* **THE DATA**:
'''

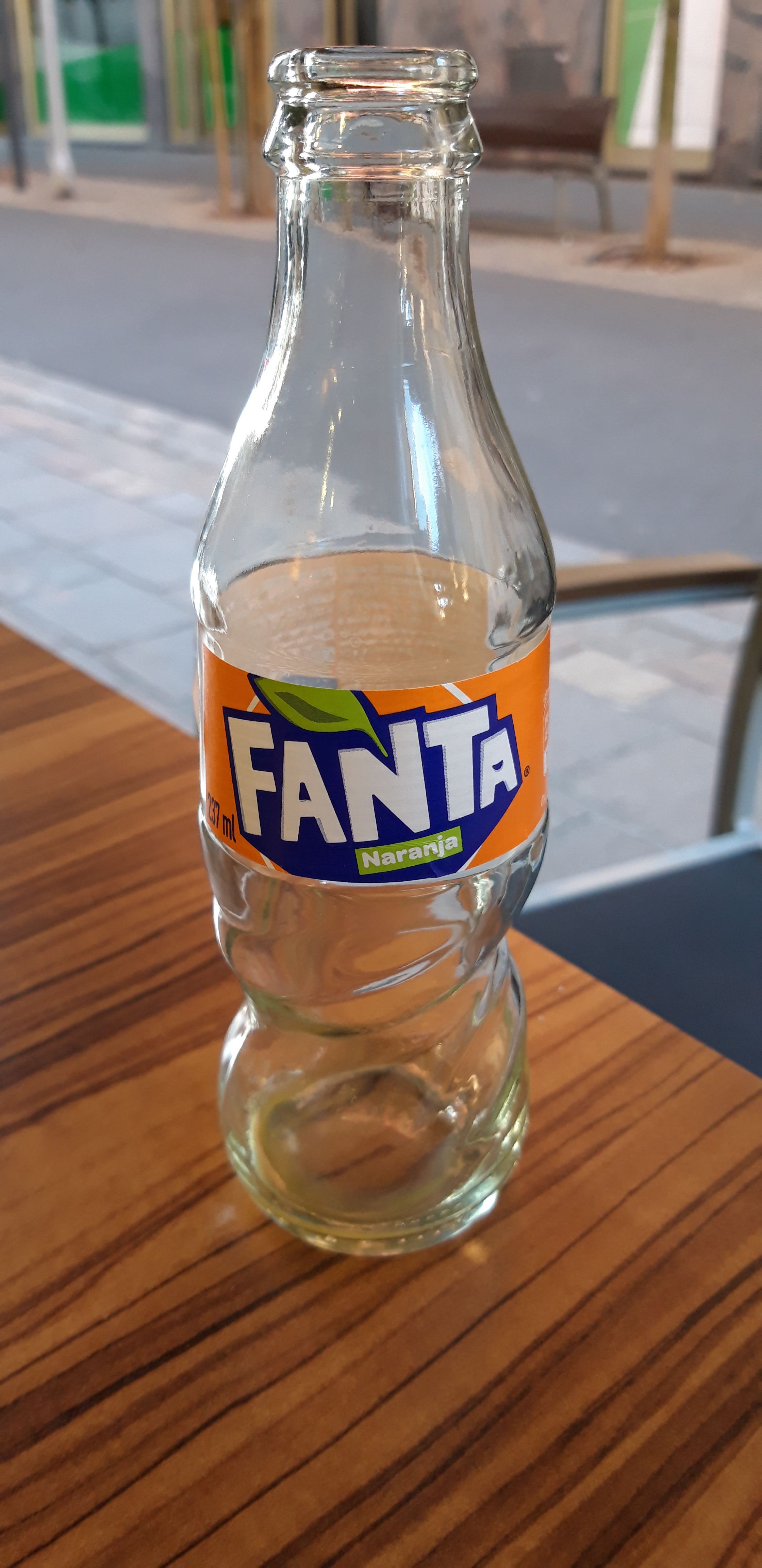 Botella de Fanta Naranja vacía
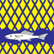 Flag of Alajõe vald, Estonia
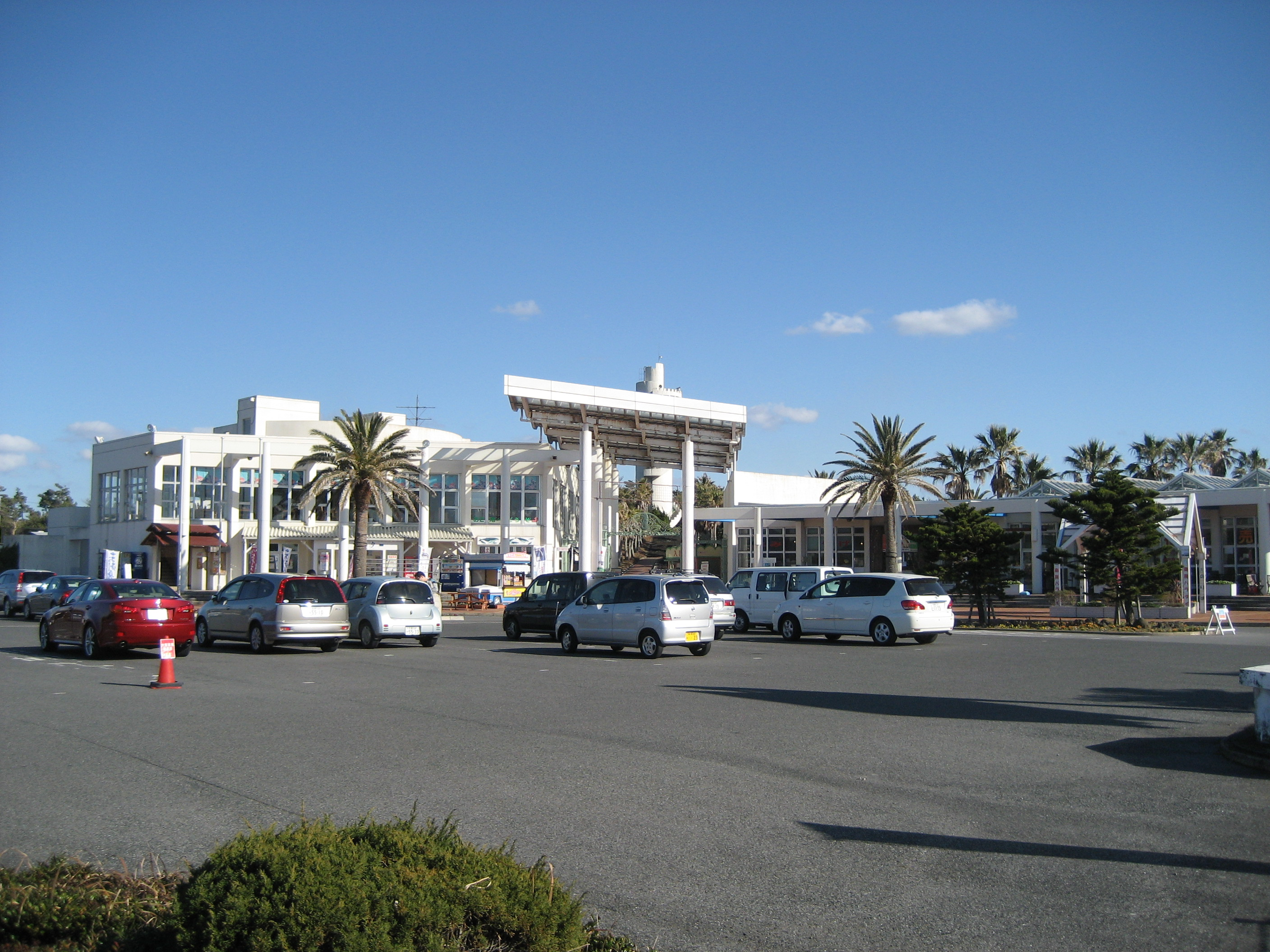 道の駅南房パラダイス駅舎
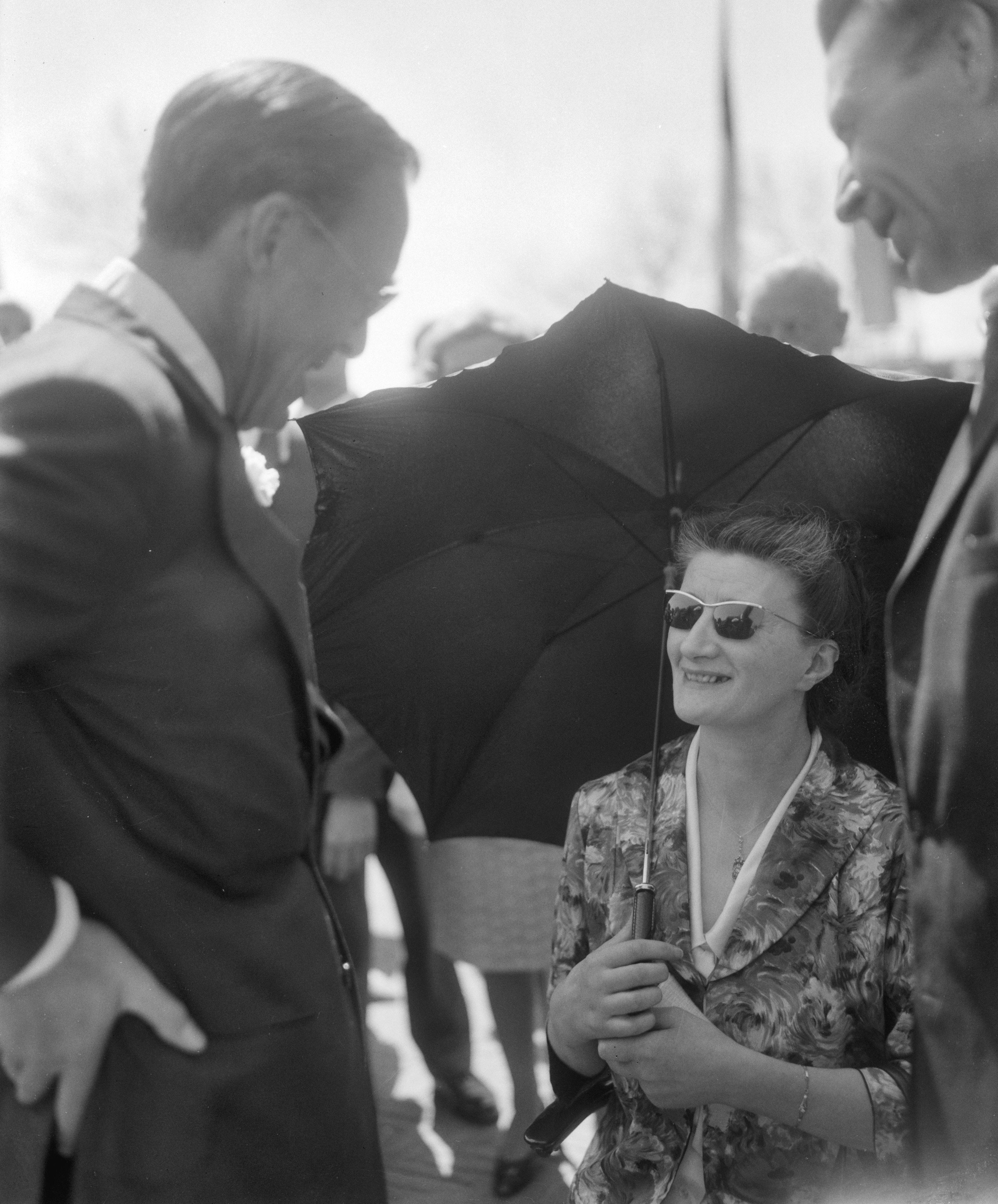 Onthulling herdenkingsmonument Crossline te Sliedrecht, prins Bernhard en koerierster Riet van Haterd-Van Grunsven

'''
'''

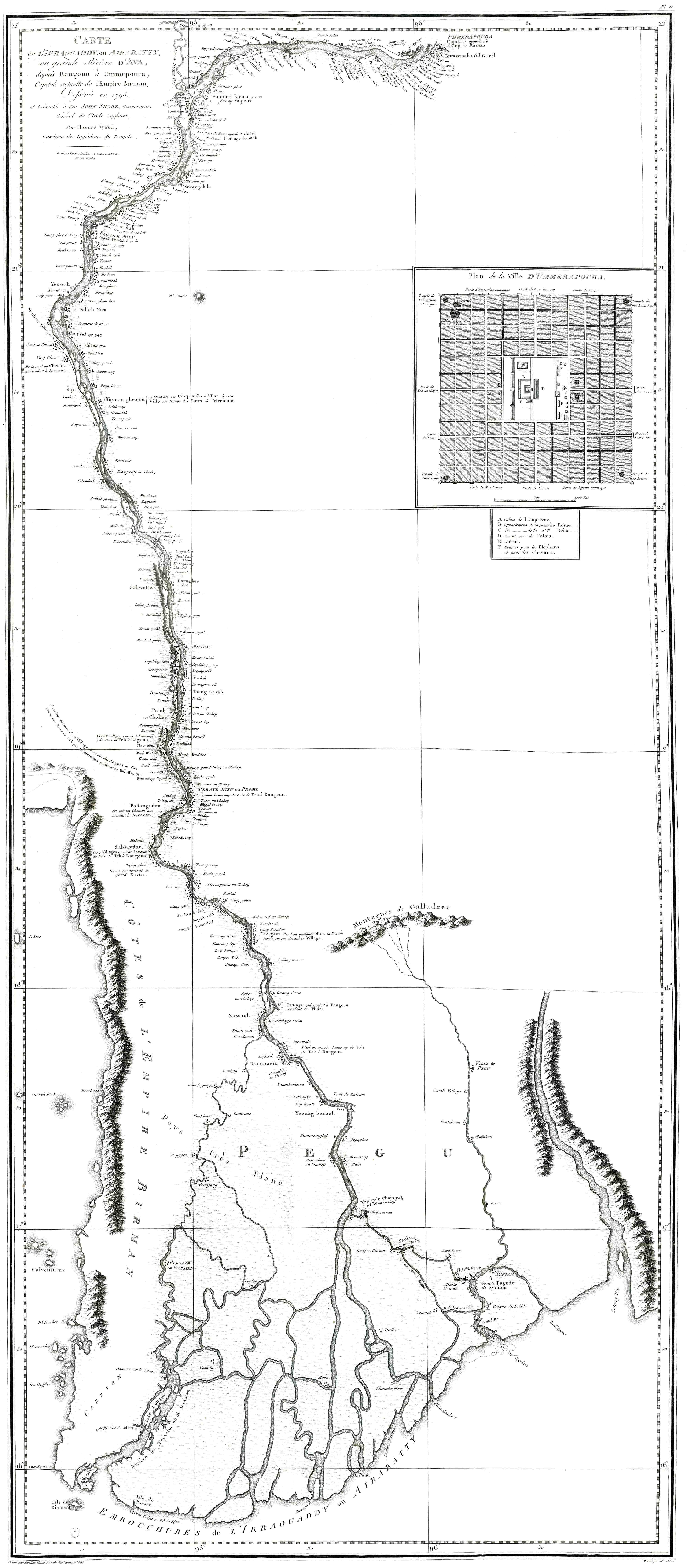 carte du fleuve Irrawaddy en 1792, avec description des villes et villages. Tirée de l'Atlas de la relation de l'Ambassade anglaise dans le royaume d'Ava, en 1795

'''

* **EXERCISE BRIEF**: To complete this exercise, transcribe exactly the lines above from the one that holds "Botella de Fanta Naranja vacía" through the one that holds "Onthulling herdenkingsmonument Crossline". Pictures stay out.

* **REPLY**:
 Botella de Fanta Naranja vacía
 Flag of Alajõe vald, Estonia
 道の駅南房パラダイス駅舎
 Onthulling herdenkingsmonument Crossline te Sliedrecht, prins Bernhard en koerierster Riet van Haterd-Van Grunsven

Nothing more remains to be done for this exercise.